A storm no one saw coming.
A storm that left behind a hole in the family that will never be filled.
A Mind Lost to Psychosis
Dr. O’Hara’s assessment echoed what the family already feared.
“This was maternal mental illness,” he said.
“Something very severe.
She almost certainly had an enduring break with reality.”
He explained that this was not postpartum depression.
Not postpartum psychosis.
That term only applies within a year after childbirth.
This was something different—likely a severe untreated psychiatric disorder that had spiraled.
People imagine psychosis as violent, dramatic, obvious.
But often, it is quiet.
Soft.
Invisible.
A mother may still speak.
Still smile.
Still move through the world.
But inside, her perception unravels.
Time becomes strange.
Reality becomes blurry.
Thoughts lose their grounding.

For some, hours can feel like minutes.
For others, minutes can feel like days.
And in Romechia’s case, two days may have felt like a single continuous moment—her mind trapped, unable to understand that her child was slipping away.
The Legal Question
Should she face charges?
Should she be punished?
Should she go to prison?
The State’s Attorney’s office said a grand jury would decide.
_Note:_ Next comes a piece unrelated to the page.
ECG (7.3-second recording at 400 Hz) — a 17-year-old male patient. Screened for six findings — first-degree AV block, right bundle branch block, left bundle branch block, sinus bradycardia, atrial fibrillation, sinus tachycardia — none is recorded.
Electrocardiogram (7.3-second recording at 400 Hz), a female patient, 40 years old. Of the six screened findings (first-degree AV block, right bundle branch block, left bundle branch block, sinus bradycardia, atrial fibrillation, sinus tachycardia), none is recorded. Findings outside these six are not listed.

They acknowledged the complexity, the heartbreak, and the need for careful review.
They waited for the full autopsy.
They consulted mental-health experts.
They studied witness statements.
But behind every legal document was a portrait of a mother who had not been stable, who had not been supported, who had not been treated adequately.
A system had failed her.
And in doing so, it failed her child.
A Love Story, Not a Crime Story
It is easy to paint tragedies in black and white.
A villain.
A victim.
A clear line between right and wrong.
But this story is not black and white.
It is gray and aching.
It is layered with poverty, illness, fear, and desperation.
It is about a boy who deserved life.
And a mother who deserved help long before her mind broke.
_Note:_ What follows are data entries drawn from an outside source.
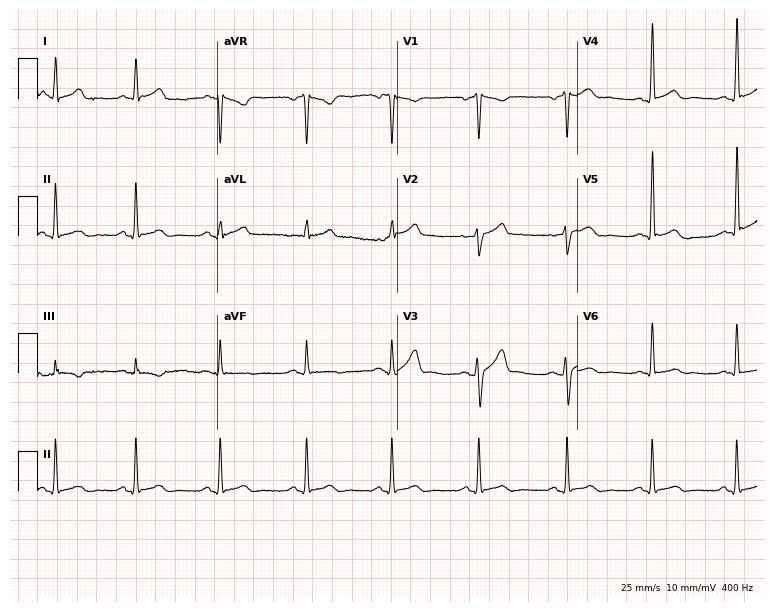
Standard 12-lead ECG recorded from a 44-year-old male. Read as a normal ECG.
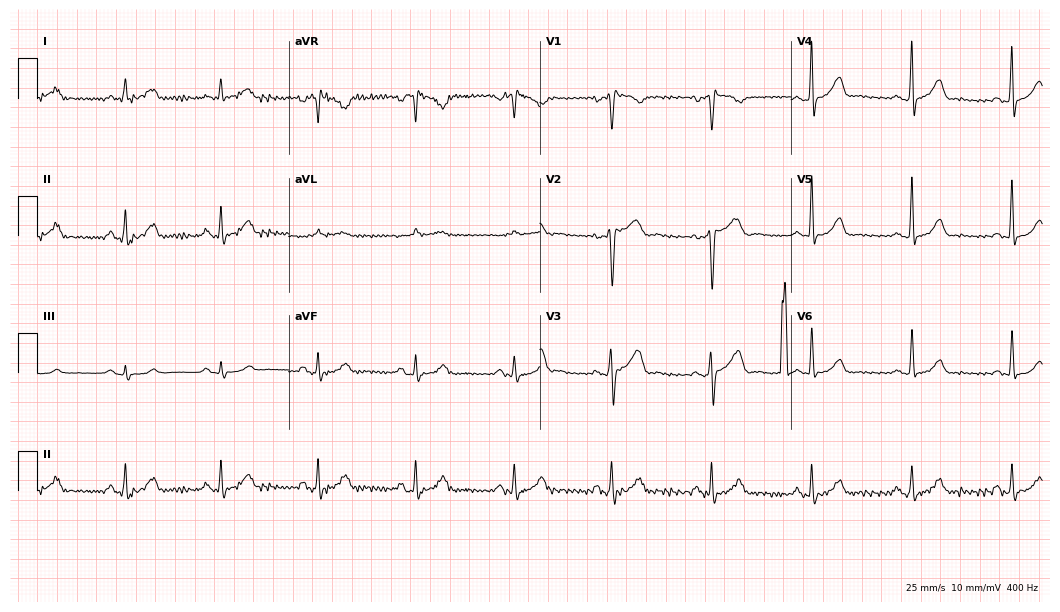
12-lead ECG from a 51-year-old male. No first-degree AV block, right bundle branch block (RBBB), left bundle branch block (LBBB), sinus bradycardia, atrial fibrillation (AF) or sinus tachycardia recorded for this tracing.
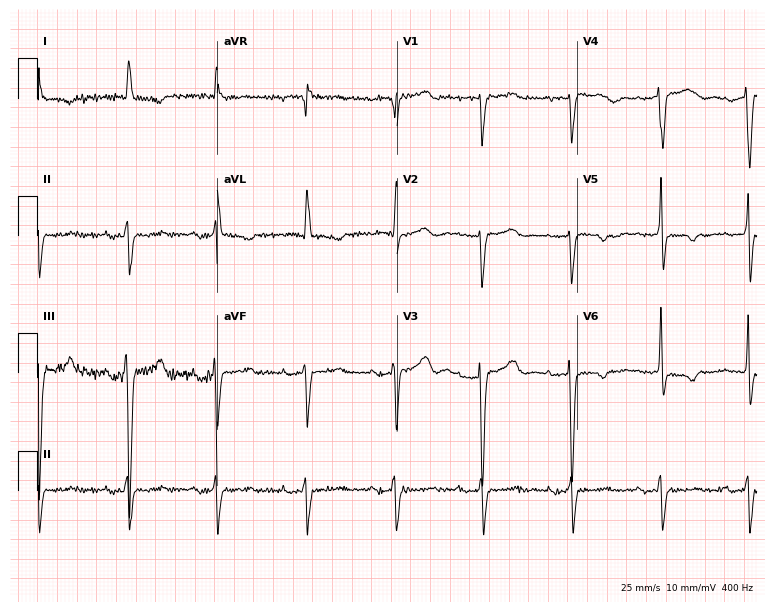
Resting 12-lead electrocardiogram (7.3-second recording at 400 Hz). Patient: a woman, 71 years old. None of these six findings is recorded: first-degree AV block, right bundle branch block, left bundle branch block, sinus bradycardia, atrial fibrillation, sinus tachycardia.

There is no evidence she wanted to harm him.
No sign she acted out of anger or cruelty.
Nothing to suggest malice.
Only a mother spiraling.
Only a child caught in the collapse.
Only a family shattered by a tragic consequence of untreated mental illness.
The Aftermath
Across Maryland, across the country, the story sparked conversations about mental health—especially maternal mental health.
How many mothers struggle quietly?
How many cry alone at night?
How many hide their symptoms out of fear of losing their children?
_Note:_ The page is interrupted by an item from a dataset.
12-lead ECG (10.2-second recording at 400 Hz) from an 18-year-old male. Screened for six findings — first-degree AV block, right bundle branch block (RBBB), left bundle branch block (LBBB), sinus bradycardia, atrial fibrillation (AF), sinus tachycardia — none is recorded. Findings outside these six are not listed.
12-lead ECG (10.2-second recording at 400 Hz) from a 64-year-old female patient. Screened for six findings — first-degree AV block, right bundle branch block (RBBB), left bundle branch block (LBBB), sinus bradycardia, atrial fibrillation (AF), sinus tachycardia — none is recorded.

How many fall through the cracks?
Homelessness only magnifies the danger.
It erases safety nets.
It isolates families.
It pushes mothers into the shadows where their illnesses grow in silence.
For Ji’Aire, that silence proved fatal.
For Romechia, it became a prison she may never escape.
But for society, it became a wake-up call—a reminder that mental illness does not always look like what we imagine.
That a mother can love her child fiercely and still be too unwell to protect him.
That tragedy often blooms in places where empathy and resources are missing.
A Grandmother’s Final Words
When asked what she wanted the world to know, Vontasha Simms said only this:
“My daughter loved her baby.
She would never hurt him.
She needed help… and she didn’t get it.”

And in those words, the entire tragedy becomes painfully clear.
Little Ji’Aire needed warmth, safety, and stability.
His mother needed treatment, support, and healing.
Neither received what they needed.
And now the world mourns a child lost too soon and a mother lost inside her own mind.
Their story is not simply about death.
It is about what happens when illness goes unseen.
When suffering is ignored.
When systems fail the most vulnerable.
It is a call for compassion.
A plea for awareness.
And a reminder that behind every tragedy is a human being who needed help long before it was too late.